Qui vous l’a dit par téléphone ?
« Ma belle-fille et mon fils. C’est ma belle-fille qui s’occupe de moi. Elle n’a pas du tout été surprise que je ne marcherai plus.
Cela fait plus d’un mois que je n’ai pas vu de kiné. Ils sont de passage. Je n’ai pas de séance de kiné. Je suis resté plus d’un mois couché sans avoir aucun mouvement. Il va se passer quelque chose. Là je ne peux rien faire, je suis cloué au lit. Je suis complétement perdu. Je ne sais pas où j’en suis. Qu’est-ce que vous me conseillez ? »
On lui coupe les jambes parce qu’on ne lui propose pas d’activité. Son discours relève d’une castration imaginaire. Cette métaphore « couper les jambes » renvoie à son inertie. Il se positionne en tant qu’objet de la violence de l’autre qui veut l’amputer. Il rend compte de son angoisse de castration et de son impuissance et me met ainsi que sa belle-fille à cette place de l’Autre maternel tout puissant.

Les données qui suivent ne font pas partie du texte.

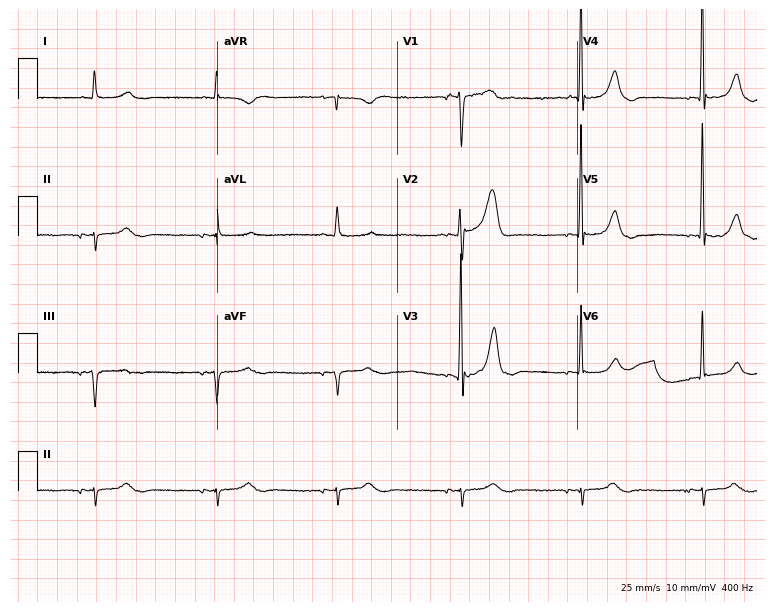
ECG (7.3-second recording at 400 Hz) — an 85-year-old male patient. Screened for six findings — first-degree AV block, right bundle branch block (RBBB), left bundle branch block (LBBB), sinus bradycardia, atrial fibrillation (AF), sinus tachycardia — none is recorded. Findings outside these six are not listed.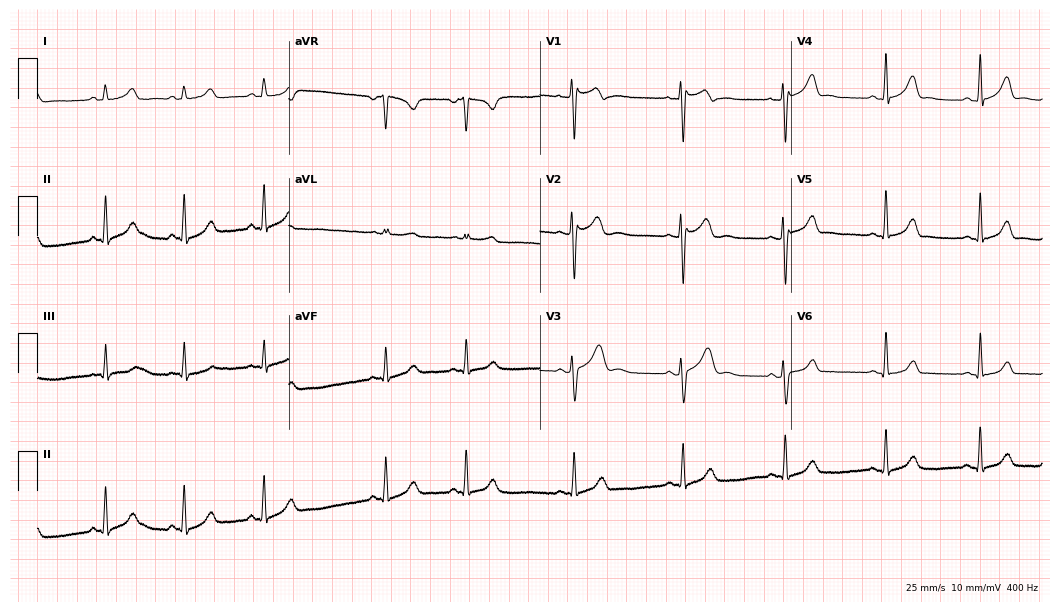
Resting 12-lead electrocardiogram (10.2-second recording at 400 Hz). Patient: a 30-year-old woman. Read as a normal ECG.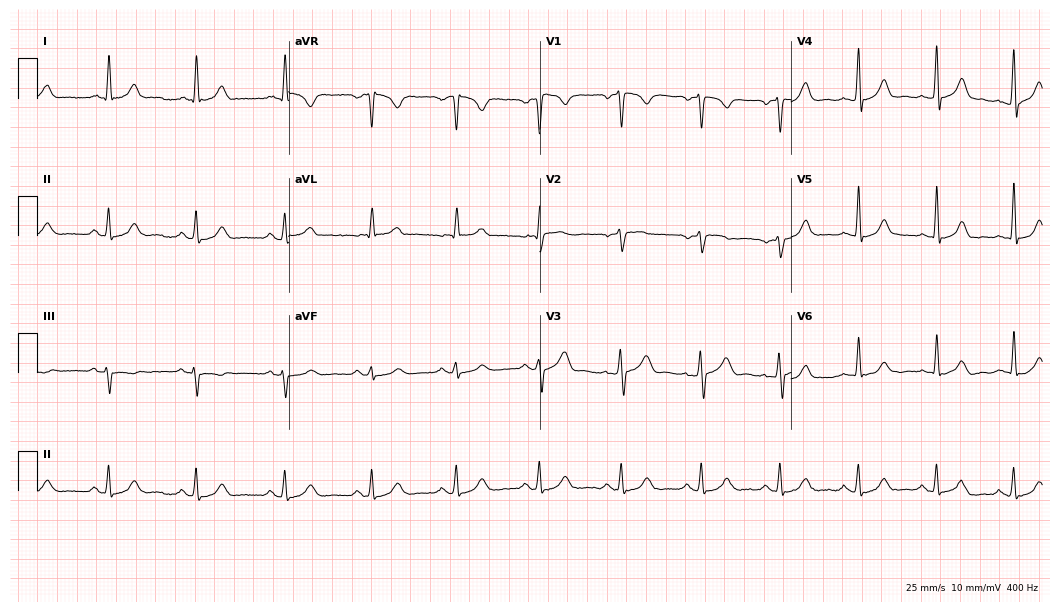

En revanche lors d’une séance ultérieure, la disparition de la fonction phallique qui a désorganisé son corps, engendrant la perte de la motricité a produit un délitement de sa structure. Celle-ci évoque la psychose où le Nom-du-Père est forclos et où la signification phallique est évacuée le confrontant au non-sens de l’Autre : M. Beurk est perdu car il ne sait pas interpréter la façon dont il est débordé par son corps :
« Je suis convaincu qu’il y a une erreur ou une fausse interprétation de la part du public. Une erreur sur ma situation. Je ne souffre pas. J’ai un comportement tout à fait ordinaire. Je pense qu’on m’a accusé de choses qui ne sont pas. C’est une maladie qui n’existe pas. »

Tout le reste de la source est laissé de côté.